It’s a dramatic cliché in a story about a late father, but I was a daddy’s girl – at least in my teens. My dad spent most of my early childhood – allegedly – as a pirate in curaçao. So when he came back; tanned, moustached, but without an eyepatch or hook for a hand, he felt like a stranger. It’d take many sarcastic remarks spoken over lasagna dinners for us to grow close again. But once we did, I couldn’t wait to spend Wednesday afternoons and alternate weekends on his cigarette-burned sofa. Here we would watch episode after episode of ANTM and Tabatha Takes Over, devouring bowls of chocolate mousse whilst commenting on unfortunate hairstyles; like a panel of snooty judges. He was the fun parent, who took me on shopping-filled vacations rather than paying alimony and allowed me to dye my hair brown after my mom explicitly forbade it. In hindsight, he wasn’t the most responsible. Not to mention brown, ironically, was an unfortunate hairstyle on me. But that’s exactly why I adored him.
And then one autumn, he suddenly lost his appetite. His lungs filled up with cancer, which made it painful to eat or laugh. So, he smoked his last cigarette in the hospice. Two days later he died.
What followed was an abundance of sadness, accompanied by an abundance of flowers. So many flowers that on one sunny afternoon, the postman congratulated me; I must have won some award to get all these floral felicitations. “No, her dad just died”, my mom corrected him. His face turned the colour of the bouquet of roses he shakily put down, as he mumbled his apologies and ran away. I then felt more sorry for the postman than for myself. But as time passed, so did my honey-mourning period; flowers stopped coming and people stopped feeling sorry for me. They, understandably, had their own lives to move on with. Yet, to me, my dad’s absence would always remain unforgettable. I’ve been told this is a common contradiction in mourning; desperately wanting to remember your loved one, whilst hoping to forget why that loved one is reduced to memories in the first place.
Nevertheless, my memories, grief and I had to continue our newly conjoined life – which now awkwardly clashed with my teenage surroundings. On my first day back at school, a boy I’d previously only spoken to in passing; intercepted me in the hallway, grabbed my hand and solemnly said: “I know how you feel, my hamster died of cancer too.” I laughed but having my peers mourn hamsters as I was mourning my father, ultimately felt isolating. Teenagers don’t usually lose loved ones prematurely; and if they do, a taboo on grief dictates they keep it private. So unsurprisingly, the experience is often overlooked by books, therapists and other emotional resources. The confusing in-betweenness that symbolises young adulthood clearly extends to loss, where the focus is either on adults with accomplished lives or on kids that can’t yet grasp secondary emotions. I was categorised as either one or the other; both expected to have financial maturity when talking inheritance; and asked to “paint a face that shows how you feel” by the Teletubby-like voice of a therapist. To the latter, I replied “I’m not a child!” with characteristic teenage defiance.
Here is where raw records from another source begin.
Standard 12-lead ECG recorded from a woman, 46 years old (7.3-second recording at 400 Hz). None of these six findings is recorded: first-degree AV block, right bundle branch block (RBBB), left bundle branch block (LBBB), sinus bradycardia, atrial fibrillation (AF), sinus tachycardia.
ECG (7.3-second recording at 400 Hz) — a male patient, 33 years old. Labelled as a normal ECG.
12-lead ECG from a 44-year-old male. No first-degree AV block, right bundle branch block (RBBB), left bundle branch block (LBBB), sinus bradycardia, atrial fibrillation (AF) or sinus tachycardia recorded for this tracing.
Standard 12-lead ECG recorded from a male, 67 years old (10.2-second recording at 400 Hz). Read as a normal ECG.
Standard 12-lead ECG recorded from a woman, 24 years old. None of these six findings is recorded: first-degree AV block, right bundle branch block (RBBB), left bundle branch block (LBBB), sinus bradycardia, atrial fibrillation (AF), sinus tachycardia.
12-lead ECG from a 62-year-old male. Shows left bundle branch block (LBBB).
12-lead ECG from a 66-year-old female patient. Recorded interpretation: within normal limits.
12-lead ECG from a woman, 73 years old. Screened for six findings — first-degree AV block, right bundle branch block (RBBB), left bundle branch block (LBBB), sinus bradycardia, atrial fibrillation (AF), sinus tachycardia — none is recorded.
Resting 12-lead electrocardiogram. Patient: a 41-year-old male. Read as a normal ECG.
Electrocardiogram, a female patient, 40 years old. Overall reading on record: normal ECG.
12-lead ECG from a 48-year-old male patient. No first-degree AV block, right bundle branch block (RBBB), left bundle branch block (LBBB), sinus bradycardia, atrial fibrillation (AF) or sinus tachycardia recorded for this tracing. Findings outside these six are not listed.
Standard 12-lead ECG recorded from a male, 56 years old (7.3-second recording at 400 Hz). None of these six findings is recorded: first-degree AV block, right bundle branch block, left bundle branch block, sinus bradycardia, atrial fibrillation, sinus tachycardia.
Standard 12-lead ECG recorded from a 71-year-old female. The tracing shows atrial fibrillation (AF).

Although I didn’t feel – and arguably wasn’t – understood by my embarrassed postman, hamster- mourning schoolmate or Teletubby-therapist; I found empathy in others. After respectively losing a mother and father in the bitter timeframe of a year, my best friend and I remained with an innate understanding of each other. We know the songs or dates that break the other’s heart, accepting that at certain moments, our hearts will simply be broken. And then, six years after my father’s death and well beyond my teenage phase of defiance, I joined a support group. Its weekly meetings left me in a cocktail of exhaustion and invigoration, confusion and comprehension; like a wardrobe mid-tidying; when all the clothes are sprawled out across the floor.
Being surrounded by fellow mourners shakily voicing their stories, also voiced the depth of the taboo on mourning. We shared intimate anecdotes of crying in supermarkets or calling in sick at work. These places, ironically, mark a society that favours productivity, normalcy and easy consumption of everything – especially information. Here, the seemingly unproductive yet intimate and uncertain nature of mourning makes it something to be done alone, in private. Consequently, the pain of loss becomes invisible, taboo.
Although grieving is always a personal experience, it doesn’t have to be an isolating one. We need to break the taboo around grief; to encourage conversations, questions, personal experiences and more. Not just those of older adults, but of young people for whom grief isn’t expected to be a part of everyday life. This is why I’m sharing this story. I hope it makes you feel less alone.